Great job getting it all working!
With my mining software, the CPU is responsible for the Searching times and the GPU is responsible for the Trimming times. Those two pipeline stages run in parallel with the CPU searching the remaining edges in the current graph for solutions while the GPU removes the edges that are not part of a cycle in the next graph.
The downside of this pipeline approach is that the first graph for a job will take longer to process since it takes GPU + CPU time to complete. However all remaining graphs for that job then take max(GPU, CPU) time to complete. So ideally you’d want the to adjust the TRIMMING_ROUNDS value until your Searching (CPU) and Trimming (GPU) times are around the same value which would maximize your graphs/second per job over a long enough time since your graphs/second would eventually converge to 1 / max(GPU, CPU).

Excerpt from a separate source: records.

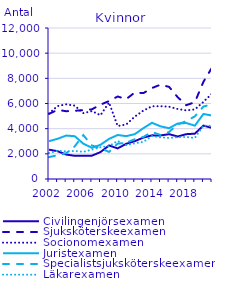
| Category | Civilingenjörsexamen                               | Sjuksköterskeexamen                                | Socionomexamen                                     | Juristexamen                                       | Specialistsjuksköterskeexamen                      | Läkarexamen                                        |
|---|---|---|---|---|---|---|
| 2002.0 | 2333 | 5179 | 5207 | 3006 | 1738 | 2061 |
| 2003.0 | 2208 | 5489 | 5799 | 3195 | 1891 | 2233 |
| 2004.0 | 1943 | 5389 | 5932 | 3452 | 2050 | 2200 |
| 2005.0 | 1845 | 5421 | 5830 | 3401 | 2597 | 2227 |
| 2006.0 | 1845 | 5472 | 5237 | 2808 | 3488 | 2158 |
| 2007.0 | 1855 | 5538 | 5394 | 2479 | 2666 | 2334 |
| 2008.0 | 2138 | 5907 | 5070 | 2718 | 2443 | 2526 |
| 2009.0 | 2666 | 6195 | 6074 | 3188 | 2153 | 2612 |
| 2010.0 | 2431 | 6556 | 4210 | 3494 | 2808 | 3023 |
| 2011.0 | 2797 | 6351 | 4335 | 3407 | 2879 | 2688 |
| 2012.0 | 3006 | 6873 | 4953 | 3564 | 3168 | 2836 |
| 2013.0 | 3292 | 6826 | 5436 | 4036 | 3343 | 2951 |
| 2014.0 | 3468 | 7229 | 5780 | 4468 | 3736 | 3411 |
| 2015.0 | 3461 | 7497 | 5787 | 4184 | 3499 | 3311 |
| 2016.0 | 3562 | 7321 | 5745 | 4036 | 3738 | 3263 |
| 2017.0 | 3378 | 6502 | 5564 | 4410 | 4332 | 3323 |
| 2018.0 | 3563 | 5866 | 5451 | 4448 | 4601 | 3343 |
| 2019.0 | 3602 | 6102 | 5528 | 4237 | 4976 | 3254 |
| 2020.0 | 4242 | 7722 | 6133 | 5166 | 5757 | 4250 |
| 2021.0 | 4061 | 8850 | 6791 | 5041 | 5938 | 4218 |

However, after thinking this through, I don’t think that your mining rate is fast enough to benefit from this pipeline approach. For example, assuming you reduce your TRIMMING_ROUNDS value until both your Searching and Trimming times are around 53 seconds, then the first graph for a job will take you 53 + 53 = 106 seconds to process while all remaining graphs for that job will take you 53 seconds to process. With Grin block times being on average every 60 seconds, you’ll likely not even finish processing a single graph for the current job by the time the job for the next block is available. So you’ll probably find more non-stale solutions with TRIMMING_ROUNDS=90 than you will with TRIMMING_ROUNDS=25 on your Mac mini M4.
A solution is a valid proof of work that you found for the current block that you are mining. However a solution must have a high enough difficulty to be included as a block in the Grin blockchain. This required threshold difficulty adjusts over time to keep Grin’s average block time around 60 seconds.
Also, my mining software uses at most 4 CPU cores for the edge searching algorithm. The algorithm I used doesn’t scale very well with respect to CPU cores, and I couldn’t find a way to consistently make it faster when using more than 4 CPU cores. And you’re seeing your CPU burst at regular intervals because your TRIMMING_ROUNDS value is resulting in your Searching time being equal to 1/6th of your Trimming time, so the CPU will be idle 5/6th of the time since it’s waiting for the GPU to finish trimming the next graph.